In 1877 some 400 cutters at Vinalhaven were able to make what was called ‘fair average wage’, but the next year wages dropped so drastically that one worker cried, “How long will this community permit itself to be doomed to misery, poverty and degradation (sic)?”

In 1878 ,the company ordered the Vinalhaven manager to fire 30 leading members of the union. Dr. Grindle reports:

“An uprising the likes of which had never been seen in Maine followed. Two hundred men went on strike. A relief committee was set up that established its own general store to receive food contributions from sympathetic citizens. Union branches in other parts of the nation made contributions. Remarkably, peace and order were maintained. There were no demonstrations, no scenes of drunkenness. Funds in the union treasury enabled payment of six dollars a week to about 200 men on strike.”

The company hired 30 scabs. Bodwell declared that the day might well come when stone cutters would be glad to work for a dollar a day. Finally on May 1, 1878, the strike came to an end. Bodwell claimed victory since the men returned at the old piece work wages. He said, “We have made no increase and no promises because of the strike.” He added, “An increased wage was ordered on a portion of the work several days. before the. strike.”

That statement was interpreted by the union to mean that the advance had been secured by the strike. Anyhow bad feelings were eased, and by mid-summer 450 cutters were on the job.

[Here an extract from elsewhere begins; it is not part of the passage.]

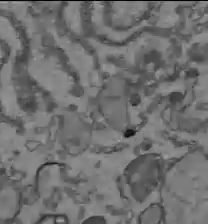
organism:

In 1884 stone cutters for the Washington Monument laid down their tools and walked out. It was a piece work project, and the workers complained that they could not make a living on the forty cents per square foot they were paid. This time the union won, for the men went back to work for 60 cents a square foot.

In 1887 a Knights of Labor committee met with representatives of the Bodwell Company to arrange [a] new scale of wages. The Kennebec Journal editorially sided with the company, saying:

“A scale of wages is the universally recognized method in adjusting grievances among stone workers, but in this section of the country it is little used, and it is now unreasonable to leave a company bound to an agreement while other companies are under no obligation.”

However, the Journal did pay tribute to the Vinalhaven union. It said,

“The Vinalhaven Knights of Labor are conservative, reasonable and cool-headed men who are fully alive to the welfare of the town.”

A settlement was soon made but not one that eliminated I piece work, as the union wanted. Not until 1889 did the Maine Legislature enact a law for uniform wages for granite workers. With it came an act requiring payments to be made fortnightly instead of once a month. The union did, however, receive a setback by another legislation enactment called the Intimidation Law. It said:

“Whoever by threat, intimidation or force shall prevent any person from entering into, or continuing employment in any firm or corporation, shall be punished by imprisonment of not more than two years, or by a fine not exceeding $500.”

To the union that meant that scab labor would be protected by the State. As time went on the union gained more strength, but the granite industry declined and finally came to its end before union labor in any Maine industry had reached its full strength.

While it lasted, it was a profitable and far reaching part of the Maine economy – that granite from the quarries of Maine.